Career Notes 1.2.22
Ep 81 | 1.2.22

Dr. Rois Ni Thuama: Get into the game. [Cyber governance]

Transcript

Dr. Rois Ni Thuama: Hi, my name is Dr. Rois Ni Thuama and I am Head of Cyber Governance with Red Sift. 


Dr. Rois Ni Thuama: My earliest recollection of knowing what I wanted to do was wanting to be a police officer or I wanted to be a detective. Well, that's my earliest memory of a career. My other earliest memory is before I could read, I didn't understand what reading was and my mom explained to me. She said, if you write something down and then you leave a room, somebody else can come into a room and then they will know your idea. And that just blew my mind. And I thought that everybody who could read must be amazing and that once you knew how to read, you just wouldn't stop. 


Dr. Rois Ni Thuama: I was born in England and we lived there till I was about seven and then we moved to Ireland, which is where my parents are from.

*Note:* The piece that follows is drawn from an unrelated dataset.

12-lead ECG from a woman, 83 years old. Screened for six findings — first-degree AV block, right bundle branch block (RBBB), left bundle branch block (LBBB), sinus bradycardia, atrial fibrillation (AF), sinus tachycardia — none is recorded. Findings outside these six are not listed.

It was pretty typically Irish, big families, lots of parties. I remember growing up and the parties being in the house and the best bit was wanting to sneak back down and listen to the adults talking. That's something that I like about the environment that I get to work in now I get to work and listen to really interesting people talking. I don't think we change that much from when we were kids. 


Dr. Rois Ni Thuama: You know, I wanted to be a police officer. I say that when I was a kid, but I'm not sure I would have passed the fitness test. I wanted to do law, but I ended up going to Trinity College in Dublin studying philosophy for a bit. I had thought initially that I'll do philosophy and then I'll go ahead and I'll do law. But then I read a book. I actually read a couple of books. South Africa was going through this change, the Truth and Reconciliation Commission was going on in South Africa. That was unprecedented. So I took myself off to South Africa to to be part of I felt like history unfolding. Then I'm not quite sure how I ended up making music videos and wildlife documentaries, but this is relevant.  

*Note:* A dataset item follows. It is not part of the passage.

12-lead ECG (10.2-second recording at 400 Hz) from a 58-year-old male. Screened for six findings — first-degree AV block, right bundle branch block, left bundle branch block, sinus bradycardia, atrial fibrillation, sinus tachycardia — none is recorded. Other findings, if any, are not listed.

Dr. Rois Ni Thuama: When I left South Africa and moved to London, there was a music technology startup in London and because of my experience working in the music industry, I ended up getting a job with a company called Shazam. That was my entry into technology and startups and governance and risk management. Bizarrely enough, 20 years later, some of the guys that I worked with at Shazam are there at the company that I'm in now. So my sort of my beginning of my career in technology and governance and risk management is where I am now, but it's been a circuitous route and that looks really clean, but actually it was a bit more Jeremy Bearimy. 


Dr. Rois Ni Thuama: So if I take myself back to my Shazam days, the culture in that business was very geared towards good corporate governance, but that wasn't an expression that people used in the business. So all of those principles of like accountability, responsibility, transparency, discipline, fairness, all of that was evident and observable in that business. And I didn't know what it was I was seeing. I just knew that this was the ethos of a place that I wanted to work in. They ignited my enthusiasm for startups. It's really clear to me the value that they could bring not just to the business and the stakeholders and the ambassadors, but actually to society. Moving it from that concept to reality is just very, very exciting.  


Dr. Rois Ni Thuama: I went back and did my masters and my PhD, and then I did it in governance and we had the financial crisis. From there I moved into cyber governance because I could see that cyber was becoming more and more a significant corporate risk and it was being dealt with at a technical level. I think those guys did a really phenomenal job, but, you know, we keep hearing that businesses need to have a holistic approach and that means that you need all hands to the pump so there are times when lawyers need to lead conversations. There are times when technical people need to lead conversations and there are times when HR people, the operations need to lead those conversations, but, people need to, um, be well versed and they need to have a really good, deep foundational understanding of what it is they're going to talk about before they take the floor, if you like. 


Dr. Rois Ni Thuama: At the moment what I'm doing is I am doing an awful lot of research, so there's been this paradigmatic shift in my view, in how cybersecurity has been perceived. There's a couple of bits of legislation that are going to drive a different way of thinking about it. This is a novel approach in that what they've done in this piece of legislation is that they're requiring the board to train themselves up and to become part of a deeper conversation with respect to the business's operational resilience. We've already learned that this could have a ripple effect and so that's what I'm spending my time doing.  


Dr. Rois Ni Thuama: In 2022, they reckon we will have a deficit of 3.5 million personnel across the cybersecurity sector. There will be a lot of vacancies, and for anybody who's looking to get into it. So you apply the same rules and that's a really good foundation for anybody wanting to get into cyber governance.  


Dr. Rois Ni Thuama: If you have a law degree, then my recommendation would be you can go any one of many routes. You could do a bit of coding. Very few lawyers that do coding. Go and learn risk management. Really understand the privacy legislation, and then just get into the game.